The reply must contain exactly the lines below from the one with "4 | 320000 |" down to the one with "CATALUÑA | 1597 |", both included, and nothing more; please omit the pictures.

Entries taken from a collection
=== Section Start ===

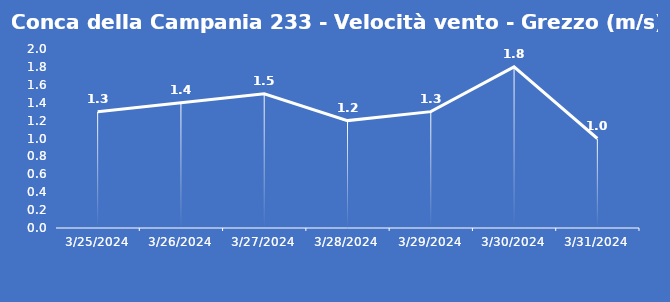
| Category | Conca della Campania 233 - Velocità vento - Grezzo (m/s) |
|---|---|
| 3/25/24 | 1.3 |
| 3/26/24 | 1.4 |
| 3/27/24 | 1.5 |
| 3/28/24 | 1.2 |
| 3/29/24 | 1.3 |
| 3/30/24 | 1.8 |
| 3/31/24 | 1 |
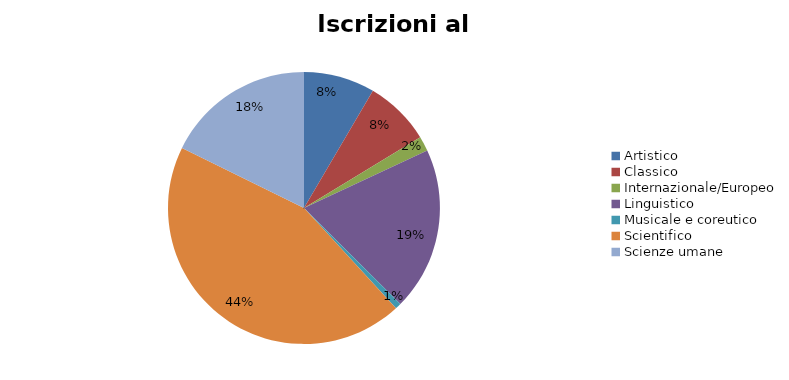
| Category | Series 0 | Series 1 |
|---|---|---|
| Artistico | 1555 |  |
| Classico | 1444 |  |
| Internazionale/Europeo | 320 |  |
| Linguistico | 3571 |  |
| Musicale e coreutico | 131 |  |
| Scientifico | 8109 |  |
| Scienze umane | 3258 |  |
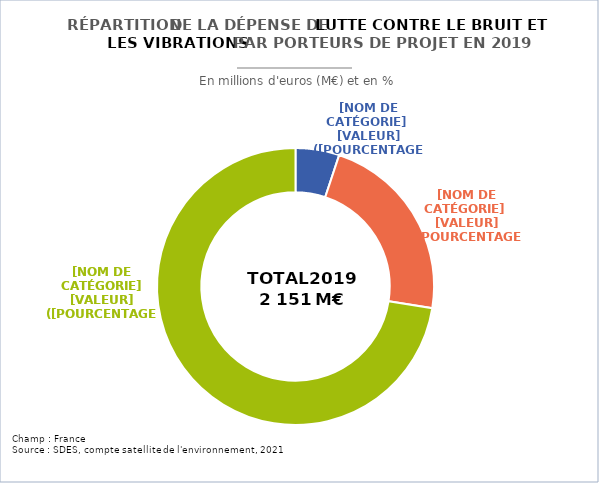
| Category | Series 0 |
|---|---|
| Administrations publiques centrales | 0 |
| Administrations publiques locales | 109.877 |
| Entreprises | 481.77 |
| Ménages | 1559.492 |
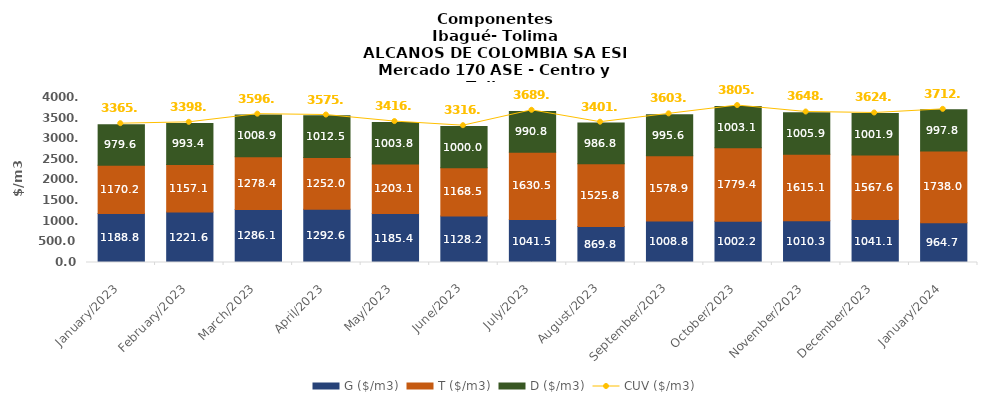
| Category | G ($/m3) | T ($/m3) | D ($/m3) |
|---|---|---|---|
| 2023-01-01 | 1188.81 | 1170.15 | 979.57 |
| 2023-02-01 | 1221.59 | 1157.08 | 993.4 |
| 2023-03-01 | 1286.09 | 1278.38 | 1008.86 |
| 2023-04-01 | 1292.6 | 1251.95 | 1012.48 |
| 2023-05-01 | 1185.42 | 1203.07 | 1003.78 |
| 2023-06-01 | 1128.21 | 1168.47 | 999.96 |
| 2023-07-01 | 1041.54 | 1630.51 | 990.77 |
| 2023-08-01 | 869.82 | 1525.81 | 986.78 |
| 2023-09-01 | 1008.82 | 1578.87 | 995.55 |
| 2023-10-01 | 1002.24 | 1779.41 | 1003.05 |
| 2023-11-01 | 1010.34 | 1615.11 | 1005.88 |
| 2023-12-01 | 1041.14 | 1567.6 | 1001.9 |
| 2024-01-01 | 964.66 | 1738.01 | 997.84 |
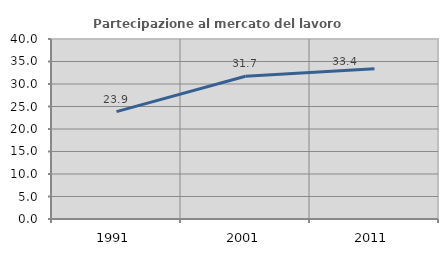
| Category | Partecipazione al mercato del lavoro  femminile |
|---|---|
| 1991.0 | 23.858 |
| 2001.0 | 31.736 |
| 2011.0 | 33.385 |
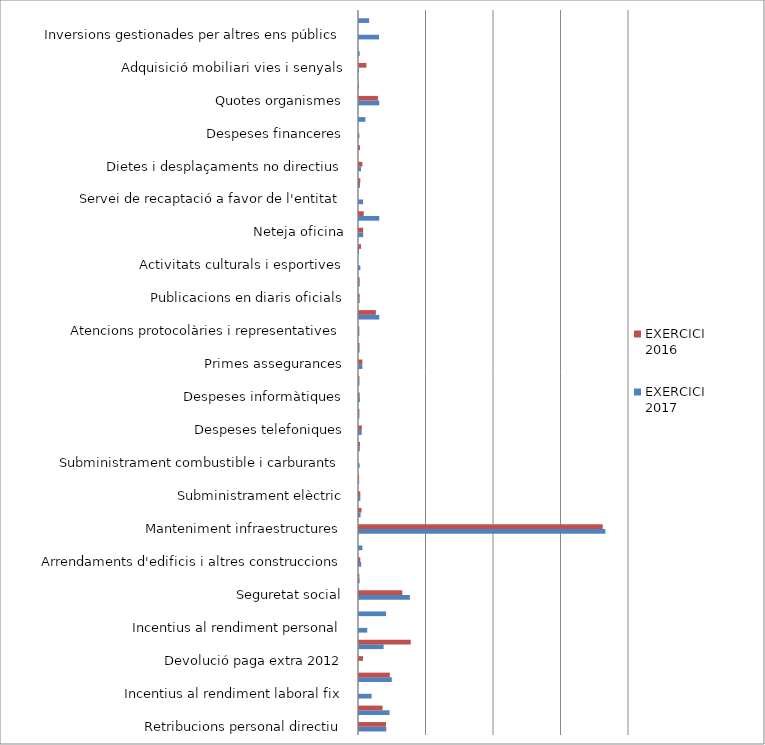
| Category | EXERCICI 2017 | EXERCICI 2016 |
|---|---|---|
| Retribucions personal directiu | 40400 | 40000 |
| Retribucions personal laboral | 45226.51 | 34906.9 |
| Incentius al rendiment laboral fix | 18657.43 | 0 |
| Altres remuneracions p. laboral | 48602.72 | 45644.2 |
| Devolució paga extra 2012 | 0 | 5876.22 |
| Retribucions personal temporal | 36509.67 | 76629.14 |
| Incentius al rendiment personal | 12219.58 | 0 |
| Altres remuneracions personal temporal | 40125.79 | 0 |
| Seguretat social | 75421.86 | 64179.29 |
| Formació | 1000 | 500 |
| Arrendaments d'edificis i altres construccions | 3200 | 1920 |
| Arrendaments de material de transport | 5000 | 0 |
| Manteniment infraestructures | 365000 | 361123.78 |
| Material Oficina | 2300 | 3700 |
| Subministrament elèctric | 2000 | 2000 |
| Subministrament aigua | 200 | 150 |
| Subministrament combustible i carburants | 1000 | 0 |
| Altres subministraments | 1200 | 1500 |
| Despeses telefoniques | 4000 | 4200 |
| Correus | 600 | 600 |
| Despeses informàtiques | 1300 | 1000 |
| Despeses diverses en missatgeria | 700 | 600 |
| Primes assegurances | 5000 | 5000 |
| Tributs de les entitats locals. | 800 | 800 |
| Atencions protocolàries i representatives | 500 | 500 |
| Difusió i publicitat de les Vies Verdes i Pirnexus | 30000 | 25000 |
| Publicacions en diaris oficials | 1000 | 1000 |
| Fires i jornades tècniques | 1000 | 1000 |
| Activitats culturals i esportives | 2000 | 0 |
| Altres despeses diverses | 10 | 3000 |
| Neteja oficina | 6200 | 6200 |
| Estudis i treballs realitzats per altres empreses | 30000 | 7000 |
| Servei de recaptació a favor de l'entitat | 6000 | 0 |
| Dietes i desplaçaments directius | 1500 | 2000 |
| Dietes i desplaçaments no directius | 3000 | 5000 |
| Despeses financeres | 0 | 1500 |
| Despeses financeres | 600 | 0 |
| Premis i beques. Subvencions a favor d'enitats sense ànim de | 9500 | 0 |
| Quotes organismes | 30000 | 28000 |
| Inv. de reposició en infraestructures per a l'ús general | 10 | 0 |
| Adquisició mobiliari vies i senyals | 10 | 11000 |
| Adquisió informàtica | 1000 | 0 |
| Inversions gestionades per altres ens públics | 29663.31 | 0 |
| Adquisició mobiliari vies i senyals per a altres ens | 15000 | 0 |
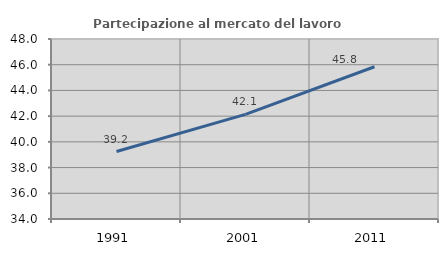
| Category | Partecipazione al mercato del lavoro  femminile |
|---|---|
| 1991.0 | 39.248 |
| 2001.0 | 42.135 |
| 2011.0 | 45.844 |
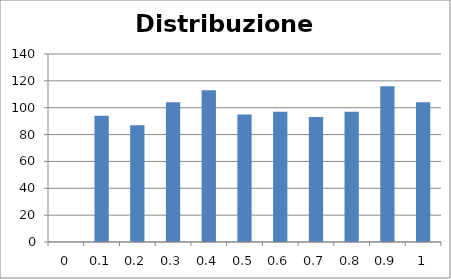
| Category | Series 0 |
|---|---|
| 0.0 | 0 |
| 0.1 | 94 |
| 0.2 | 87 |
| 0.3 | 104 |
| 0.4 | 113 |
| 0.5 | 95 |
| 0.6 | 97 |
| 0.7 | 93 |
| 0.8 | 97 |
| 0.9 | 116 |
| 1.0 | 104 |
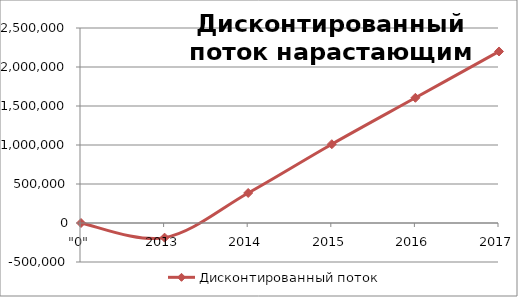
| Category | Дисконтированный поток нарастающим итогом |
|---|---|
| "0" | 0 |
| 2013 | -187728.269 |
| 2014 | 385005.815 |
| 2015 | 1010132.743 |
| 2016 | 1605106.288 |
| 2017 | 2199091.643 |
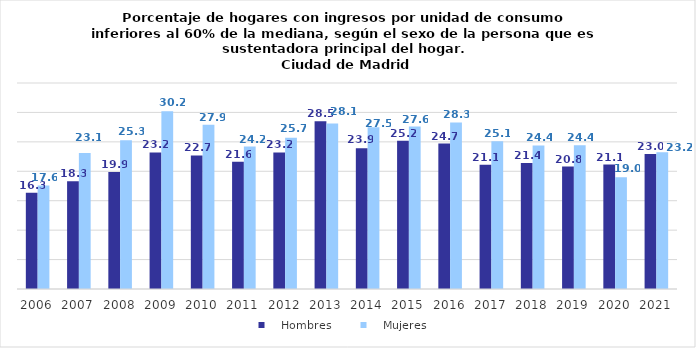
| Category |    Hombres |    Mujeres |
|---|---|---|
| 2006.0 | 16.338 | 17.587 |
| 2007.0 | 18.324 | 23.093 |
| 2008.0 | 19.861 | 25.264 |
| 2009.0 | 23.2 | 30.2 |
| 2010.0 | 22.7 | 27.9 |
| 2011.0 | 21.6 | 24.2 |
| 2012.0 | 23.2 | 25.7 |
| 2013.0 | 28.5 | 28.1 |
| 2014.0 | 23.9 | 27.5 |
| 2015.0 | 25.2 | 27.6 |
| 2016.0 | 24.7 | 28.3 |
| 2017.0 | 21.1 | 25.1 |
| 2018.0 | 21.4 | 24.4 |
| 2019.0 | 20.801 | 24.443 |
| 2020.0 | 21.148 | 18.971 |
| 2021.0 | 22.956 | 23.219 |
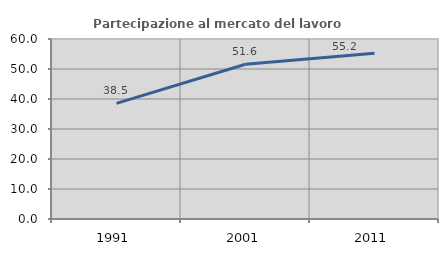
| Category | Partecipazione al mercato del lavoro  femminile |
|---|---|
| 1991.0 | 38.52 |
| 2001.0 | 51.584 |
| 2011.0 | 55.234 |
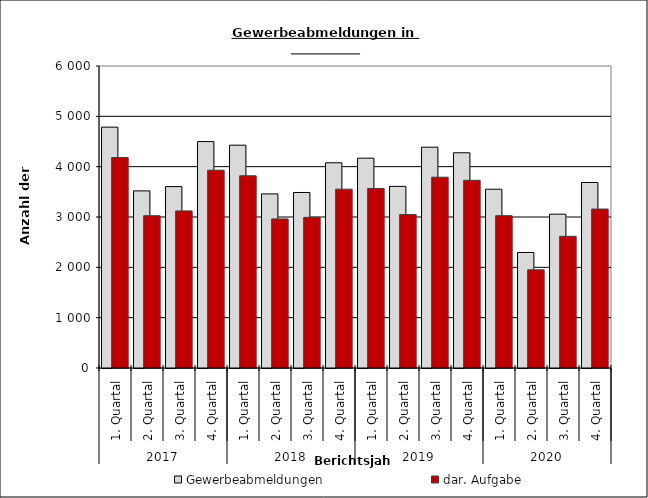
| Category | Gewerbeabmeldungen | dar. Aufgabe |
|---|---|---|
| 0 | 4785 | 4182 |
| 1 | 3519 | 3026 |
| 2 | 3604 | 3121 |
| 3 | 4499 | 3930 |
| 4 | 4427 | 3819 |
| 5 | 3459 | 2962 |
| 6 | 3487 | 2994 |
| 7 | 4077 | 3553 |
| 8 | 4169 | 3567 |
| 9 | 3609 | 3048 |
| 10 | 4387 | 3791 |
| 11 | 4276 | 3729 |
| 12 | 3552 | 3027 |
| 13 | 2295 | 1951 |
| 14 | 3056 | 2616 |
| 15 | 3686 | 3158 |
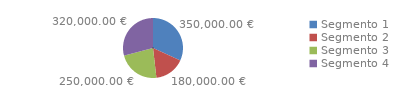
| Category | Series 0 |
|---|---|
| Segmento 1 | 350000 |
| Segmento 2 | 180000 |
| Segmento 3 | 250000 |
| Segmento 4 | 320000 |
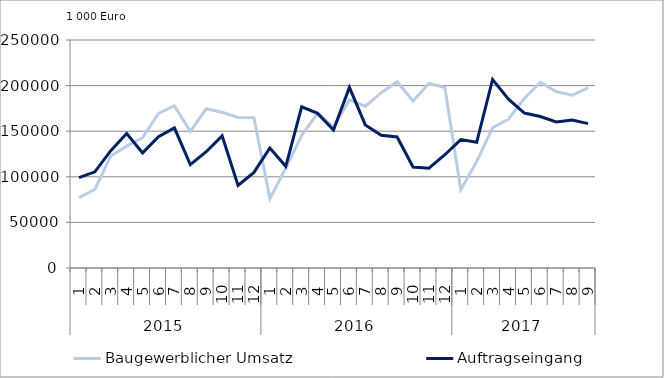
| Category | Baugewerblicher Umsatz | Auftragseingang |
|---|---|---|
| 0 | 77137.228 | 99023.008 |
| 1 | 86257.027 | 105491.844 |
| 2 | 122760.234 | 128704.324 |
| 3 | 133614.814 | 147438.665 |
| 4 | 142869.83 | 126182.175 |
| 5 | 169564.381 | 143879.815 |
| 6 | 177708.819 | 153660.001 |
| 7 | 149762.789 | 113338.261 |
| 8 | 174633.481 | 127520.775 |
| 9 | 170827.145 | 144931.886 |
| 10 | 165122.384 | 90621.16 |
| 11 | 164674.971 | 104795.622 |
| 12 | 76043.538 | 131571.482 |
| 13 | 109483.268 | 111467.248 |
| 14 | 145343.559 | 176673.268 |
| 15 | 169660.551 | 169566.96 |
| 16 | 154554.865 | 151228.165 |
| 17 | 184236.137 | 198035.655 |
| 18 | 177444.278 | 156900.898 |
| 19 | 192230.472 | 145537.167 |
| 20 | 204178.065 | 143616.217 |
| 21 | 183173.849 | 110770.94 |
| 22 | 202302.279 | 109384.188 |
| 23 | 197832.096 | 124193.91 |
| 24 | 85701.947 | 140751.008 |
| 25 | 116743.276 | 137863.383 |
| 26 | 153810.055 | 206710.579 |
| 27 | 163342.989 | 185183.797 |
| 28 | 185946.221 | 169878.51 |
| 29 | 203627.91 | 166148.392 |
| 30 | 193377.256 | 160134.206 |
| 31 | 189429.952 | 162221.206 |
| 32 | 197405.279 | 158305.285 |
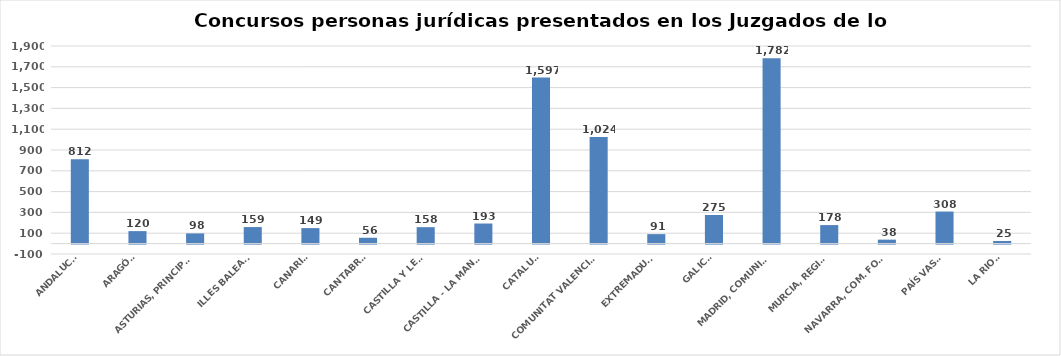
| Category | Series 0 |
|---|---|
| ANDALUCÍA | 812 |
| ARAGÓN | 120 |
| ASTURIAS, PRINCIPADO | 98 |
| ILLES BALEARS | 159 |
| CANARIAS | 149 |
| CANTABRIA | 56 |
| CASTILLA Y LEÓN | 158 |
| CASTILLA - LA MANCHA | 193 |
| CATALUÑA | 1597 |
| COMUNITAT VALENCIANA | 1024 |
| EXTREMADURA | 91 |
| GALICIA | 275 |
| MADRID, COMUNIDAD | 1782 |
| MURCIA, REGIÓN | 178 |
| NAVARRA, COM. FORAL | 38 |
| PAÍS VASCO | 308 |
| LA RIOJA | 25 |
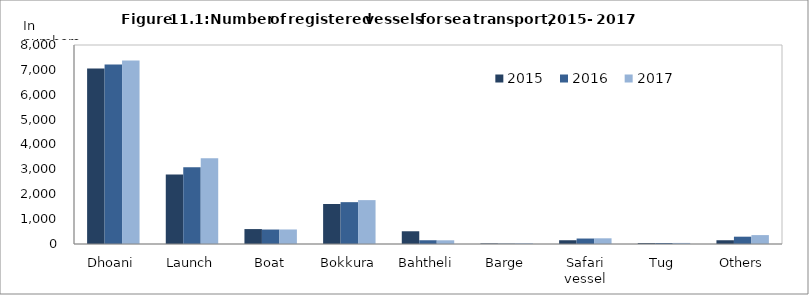
| Category | 2015  | 2016  | 2017  |
|---|---|---|---|
| Dhoani | 7057 | 7220 | 7374 |
| Launch | 2794 | 3081 | 3447 |
| Boat | 600 | 582 | 584 |
| Bokkura | 1608 | 1682 | 1764 |
| Bahtheli | 512 | 151 | 149 |
| Barge | 21 | 14 | 28 |
| Safari vessel | 151 | 220 | 229 |
| Tug | 36 | 40 | 43 |
| Others | 151 | 294 | 358 |
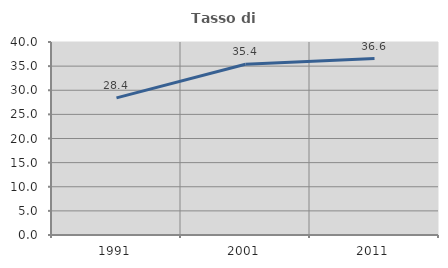
| Category | Tasso di occupazione   |
|---|---|
| 1991.0 | 28.425 |
| 2001.0 | 35.4 |
| 2011.0 | 36.557 |
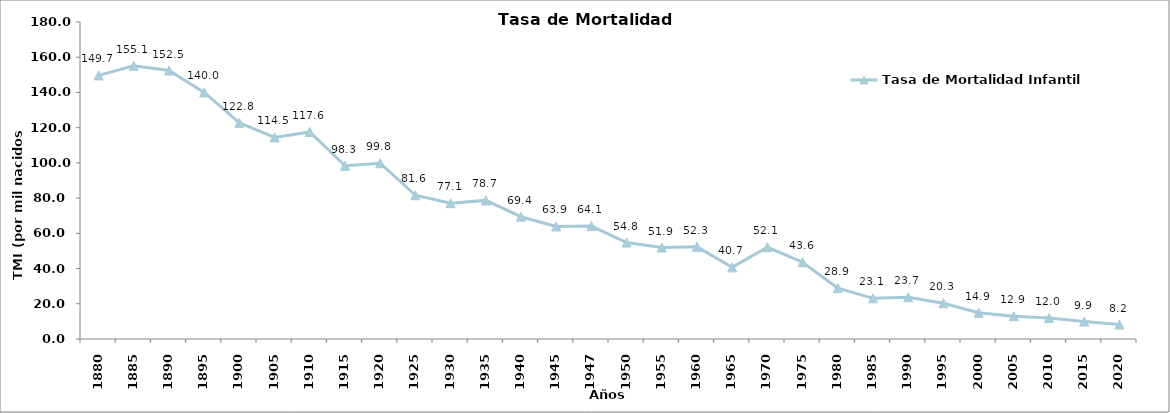
| Category | Tasa de Mortalidad Infantil |
|---|---|
| 1880.0 | 149.687 |
| 1885.0 | 155.15 |
| 1890.0 | 152.453 |
| 1895.0 | 140.017 |
| 1900.0 | 122.756 |
| 1905.0 | 114.476 |
| 1910.0 | 117.571 |
| 1915.0 | 98.342 |
| 1920.0 | 99.808 |
| 1925.0 | 81.627 |
| 1930.0 | 77.091 |
| 1935.0 | 78.7 |
| 1940.0 | 69.436 |
| 1945.0 | 63.917 |
| 1947.0 | 64.094 |
| 1950.0 | 54.764 |
| 1955.0 | 51.938 |
| 1960.0 | 52.331 |
| 1965.0 | 40.696 |
| 1970.0 | 52.1 |
| 1975.0 | 43.6 |
| 1980.0 | 28.9 |
| 1985.0 | 23.1 |
| 1990.0 | 23.7 |
| 1995.0 | 20.3 |
| 2000.0 | 14.9 |
| 2005.0 | 12.9 |
| 2010.0 | 11.958 |
| 2015.0 | 9.9 |
| 2020.0 | 8.22 |
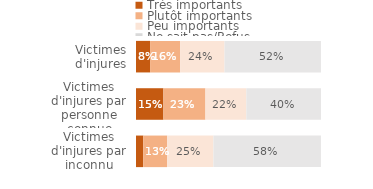
| Category | Très importants | Plutôt importants | Peu importants | Pas importants | Ne sait pas/Refus |
|---|---|---|---|---|---|
| Victimes d'injures par inconnu | 0.039 | 0.129 | 0.25 | 0.581 | 0 |
| Victimes d'injures par personne connue | 0.148 | 0.227 | 0.221 | 0.404 | 0 |
| Victimes d'injures | 0.076 | 0.162 | 0.24 | 0.521 | 0 |
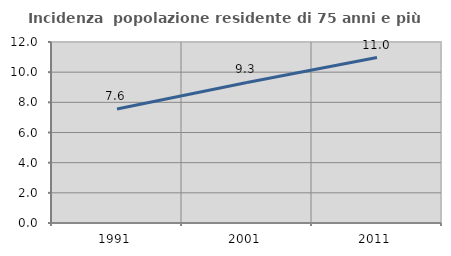
| Category | Incidenza  popolazione residente di 75 anni e più |
|---|---|
| 1991.0 | 7.558 |
| 2001.0 | 9.318 |
| 2011.0 | 10.969 |

=== Section End ===

◆ Task response:
| Segmento 4 | 320000 |
| Category | Baugewerblicher Umsatz | Auftragseingang |
|---|---|---|
| 0 | 77137.228 | 99023.008 |
| 1 | 86257.027 | 105491.844 |
| 2 | 122760.234 | 128704.324 |
| 3 | 133614.814 | 147438.665 |
| 4 | 142869.83 | 126182.175 |
| 5 | 169564.381 | 143879.815 |
| 6 | 177708.819 | 153660.001 |
| 7 | 149762.789 | 113338.261 |
| 8 | 174633.481 | 127520.775 |
| 9 | 170827.145 | 144931.886 |
| 10 | 165122.384 | 90621.16 |
| 11 | 164674.971 | 104795.622 |
| 12 | 76043.538 | 131571.482 |
| 13 | 109483.268 | 111467.248 |
| 14 | 145343.559 | 176673.268 |
| 15 | 169660.551 | 169566.96 |
| 16 | 154554.865 | 151228.165 |
| 17 | 184236.137 | 198035.655 |
| 18 | 177444.278 | 156900.898 |
| 19 | 192230.472 | 145537.167 |
| 20 | 204178.065 | 143616.217 |
| 21 | 183173.849 | 110770.94 |
| 22 | 202302.279 | 109384.188 |
| 23 | 197832.096 | 124193.91 |
| 24 | 85701.947 | 140751.008 |
| 25 | 116743.276 | 137863.383 |
| 26 | 153810.055 | 206710.579 |
| 27 | 163342.989 | 185183.797 |
| 28 | 185946.221 | 169878.51 |
| 29 | 203627.91 | 166148.392 |
| 30 | 193377.256 | 160134.206 |
| 31 | 189429.952 | 162221.206 |
| 32 | 197405.279 | 158305.285 |
| Category | Series 0 |
|---|---|
| ANDALUCÍA | 812 |
| ARAGÓN | 120 |
| ASTURIAS, PRINCIPADO | 98 |
| ILLES BALEARS | 159 |
| CANARIAS | 149 |
| CANTABRIA | 56 |
| CASTILLA Y LEÓN | 158 |
| CASTILLA - LA MANCHA | 193 |
| CATALUÑA | 1597 |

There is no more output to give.